Learning occurs in this network by adding the input vectors. Vector addition superimposes vectors of the same dimension. It is calculated by adding together the elements in a particular position in each vector (see Figure 7a). In this way, multiple memories can be stored within the same vector. [Note: the network actually employs Hebbian learning (see Neural Networks by Example: Chapter three). However, when the output unit is fixed at one Hebbian learning is identical to vector addition.]
Figure 7: (a) Vector Addition, (b) Matrix Addition.
Again vector addition can be extended to tensors of arbitrary rank (see figure 7b). Vector addition is expressed algebraically as a plus sign (+). So if we wanted to talk about the dot product of v with the addition of w and x we would write v.(w + x). Another useful property to keep in mind is that the dot product distributes over addition. That is:
v.(w + x) = v.w + v.x
Associations are formed using the outer product operation. A outer product between two vectors is calculated by multiplying each element in one vector by each element in the other vector (see Figure 8). If the first vector has dimension d1 and the second vector dimension d2, the outer product matrix has dimension d1xd2. For instance, a three dimensional vector multiplied by a two dimensional vector has dimension 3x2.

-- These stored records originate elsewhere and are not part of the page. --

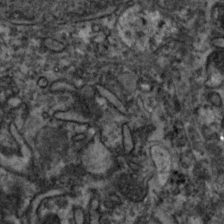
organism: Zebrafish
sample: Zebrafish embryo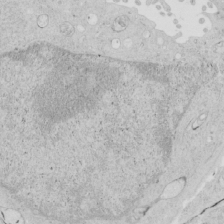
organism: Human
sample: Mitochondria in HCT116 cells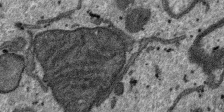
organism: Human
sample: Lung epithelial cells, uninfected (mock) control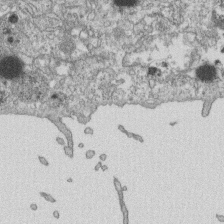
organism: Human
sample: HeLa cell HIV synapse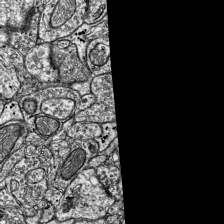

Figure 8: The outer product.
The outer product operation is expressed algebraically by placing the vectors to be multiplied next to each other. So the outer product of v and w is written as v w.
These association matrices are then added into the memory matrix (as in the vector memory case) - so that all associations are stored as a single composite. A matrix memory maps to a two layer network (one input and one output layer) as depicted in Figure 9. The number of input units corresponds to the number of rows in the original matrix, while the number of output units corresponds to the number of columns. Each input unit is connected to each output unit.
Figure 9: The network representation of a matrix.
Figure 10: The network representation of a rank three tensor.
In this section, we have been looking at the way in which tensors of rank one, two and three can be used to store information.